# Oatmeal Brulee with Macerated Berries



## pdswife (Feb 4, 2005)

Oatmeal Brulee with Macerated Berries

3 ¼ cups water
¼ cup plus 4 teaspoons granulated sugar
2 cups mixed berries
¼ cup Champagne
1 TBS. fresh mint
½ very cold cream
2 large eggs
3 TBS. packed brown sugar
¼ Tsp. salt
1 ½ cups old fashioned rolled oats

Macerate the berries:  
Combine ¼ cup water and ¼ cup sugar
in a small sauce pan and heat over mod. high heat stirring until
sugar is dissolved.  Remove from heat.  Gently stir together the berries, Champagne ( if using), mint and sugar syrup in a bowl.  Cover and refrigerate, stirring occasionally, for at least 4 hours.

Put racks in upper and lower thirds of the oven. Preheat to 400 degrees.

Make the custard:  
Whisk ¼ cup cream in a small bowl until it just holds stiff peaks.  Whisk together eggs, brown sugar and remaining ¼ cup cream in another bowl.  Then gently whisk in the whipped cream.

Assemble and bake the Brulees:

Bring remaining three cups water and salt to a boil in a 
heavy sauce pan.

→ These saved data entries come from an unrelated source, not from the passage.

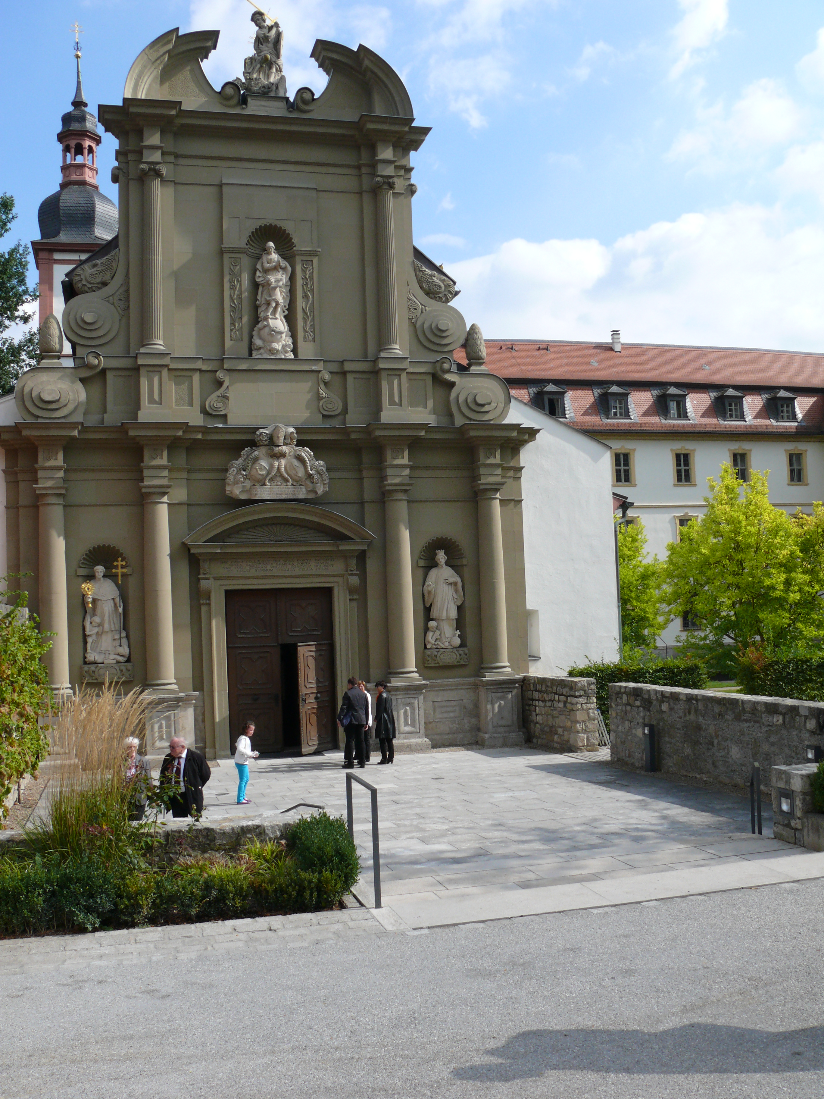 Katholische Klosterkirche St. Michael, Zell am MainThis is a photograph of an architectural monument.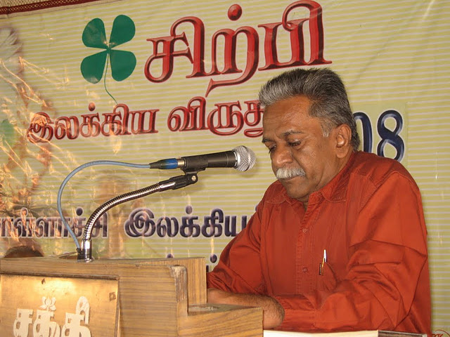 தமிழின் புகழ்பெற்ற கவிஞர் சுகுமாரன்.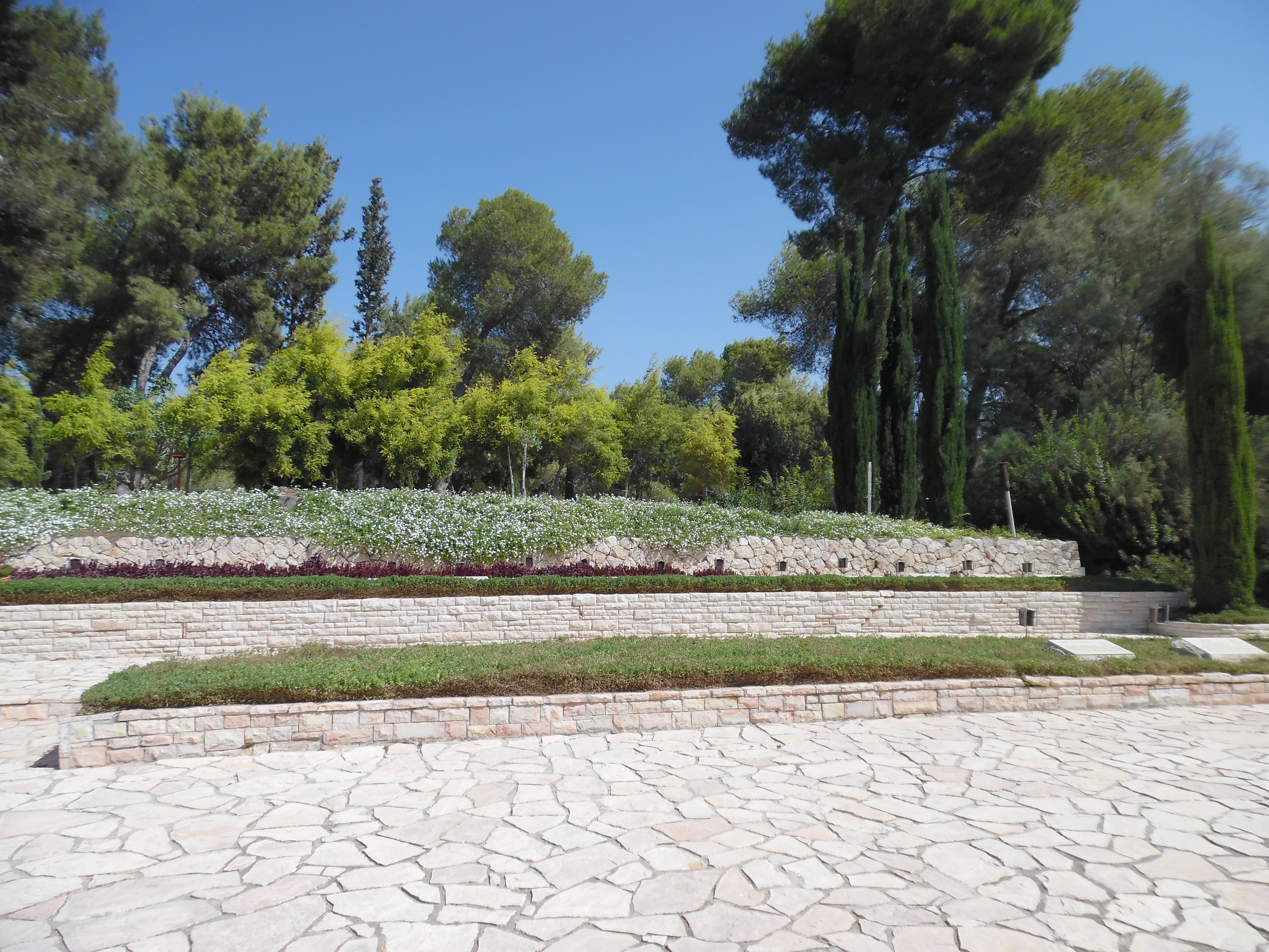 גבעה על יד קיבוץ יד מרדכי שבה מוצג שיחזור מדויק של הקרב המכריע שהתרחש במקום במלחמת העצמאות מול הצבא המצרי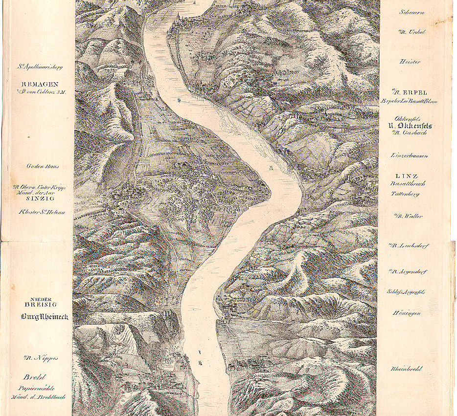 Rheinpanorama bei Sinzig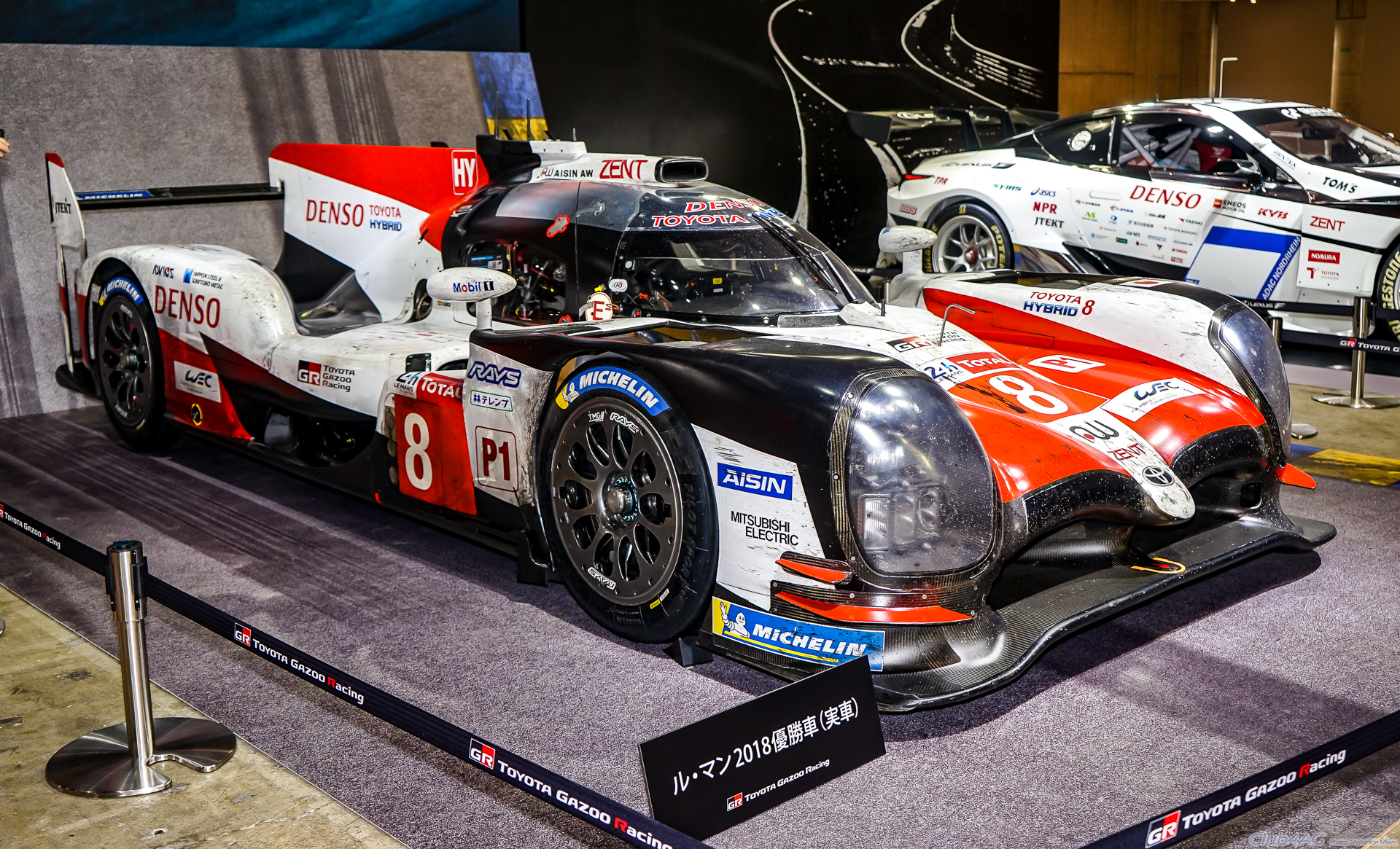 Tokyo Auto Salon 2019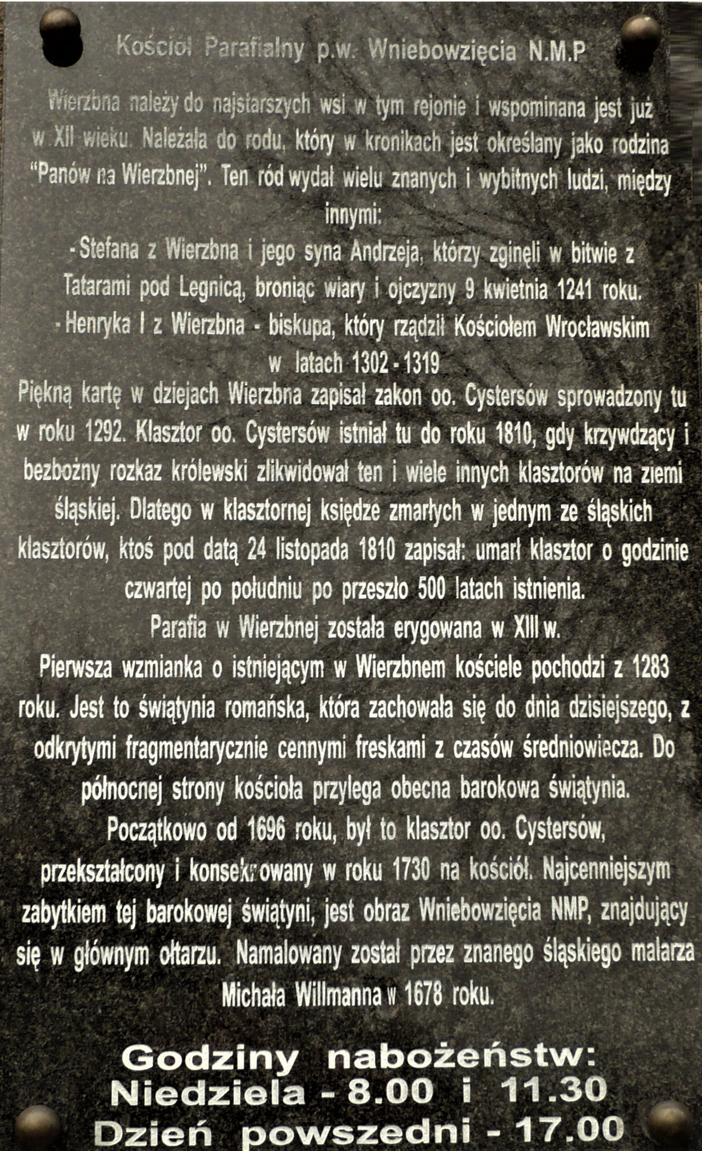 Kościół w Wierzbnej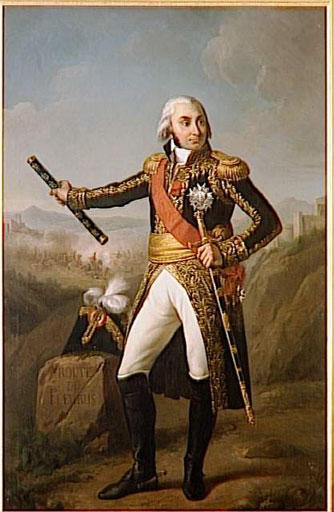 Copie d'après un original de Vien commandé par Napoléon Ier pour la salle des maréchaux du palais des Tuileries à Paris, détruit dans l'incendie de 1871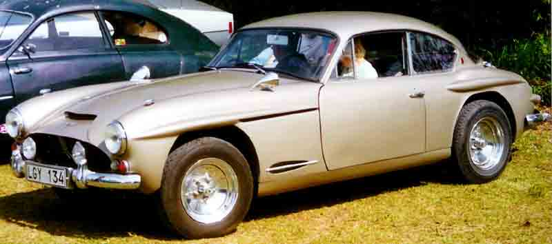 Jensen 541S Coupé 1961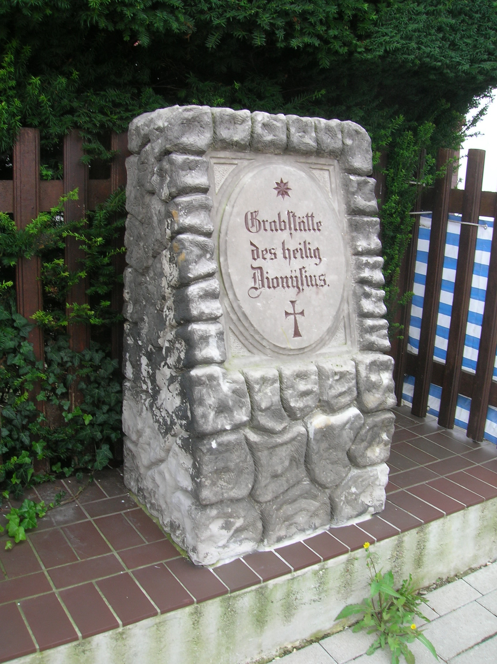 Grabstätte des hl. Dionysius in Bremerhaven-Lehe.

Stir in oats and cook over mod heat, stirring
occasionally, until thickened and tender, about 5 minutes.

Divide oatmeal up among four flameproof soup bowls and smooth with
the back of a spoon.  

Pour custard over oatmeal.  Put bowls on oven racks and bake, switching
position halfway through the baking, until set.  About 12 minutes.  ( or transfer oatmeal toa  very shallow 2 quart baking dish and cover with custard and bake in the middle of the oven for 12- 15 minutes.  

Sprinkle 1 tsp.  granulated sugar evenly over each custard.  Caramelize topping on one
bowl at a time with your blowtorch, moving flame evenly back and forth, until
sugar is melted and caramelized.  

With a slotted spoon, mound some berries in the center of each bowl, and serve remaining berries on the side.


----------



## kitchenelf (Feb 4, 2005)

This sounds great T

(I guess you can tell I moved it)


----------



## pdswife (Feb 5, 2005)

kitchenelf said:
			
		

> This sounds great T
> 
> (I guess you can tell I moved it)




I wasn't sure where to put it...  it was in the breakfast section of the cookbook.. but, it has fruit and could certainly be a dessert... 

Thanks for moving me to where I belong!!


----------



## Alix (Feb 5, 2005)

YUM!

This sounds delicious. Thanks!


----------